On Wed, 15 Jun 2022, Daire Byrne wrote:
...
> With the patch, the aggregate increases to 15 creates/s for 10 clients
> which again matches the results of a single patched client. Not quite
> a x10 increase but a healthy improvement nonetheless.

Great!

>
> However, it is at this point that I started to experience some
> stability issues with the re-export server that are not present with
> the vanilla unpatched v5.19-rc2 kernel.

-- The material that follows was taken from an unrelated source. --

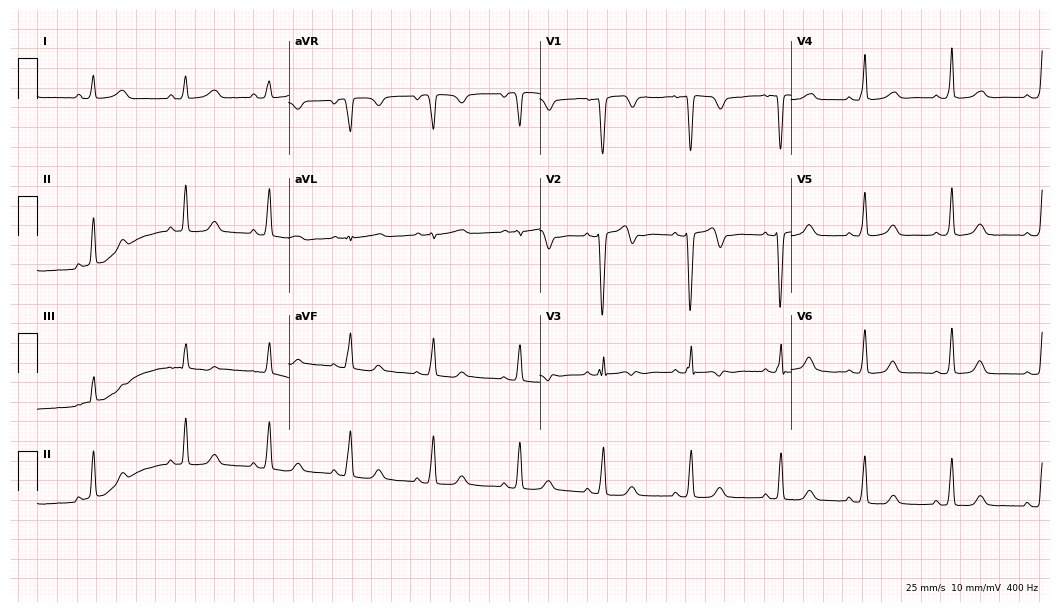
Resting 12-lead electrocardiogram. Patient: a 35-year-old female. None of these six findings is recorded: first-degree AV block, right bundle branch block, left bundle branch block, sinus bradycardia, atrial fibrillation, sinus tachycardia.

In particular the knfsd
> threads start to lock up with stack traces like this:
>
> [ 1234.460696] INFO: task nfsd:5514 blocked for more than 123 seconds.
> [ 1234.461481] Tainted: G W E 5.19.0-1.dneg.x86_64 #1
> [ 1234.462289] "echo 0 > /proc/sys/kernel/hung_task_timeout_secs"
> disables this message.
> [ 1234.463227] task:nfsd state:D stack: 0 pid: 5514
> ppid: 2 flags:0x00004000
> [ 1234.464212] Call Trace:
> [ 1234.464677] <TASK>
> [ 1234.465104] __schedule+0x2a9/0x8a0
> [ 1234.465663] schedule+0x55/0xc0
> [ 1234.466183] ? nfs_lookup_revalidate_dentry+0x3a0/0x3a0 [nfs]
> [ 1234.466995] __nfs_lookup_revalidate+0xdf/0x120 [nfs]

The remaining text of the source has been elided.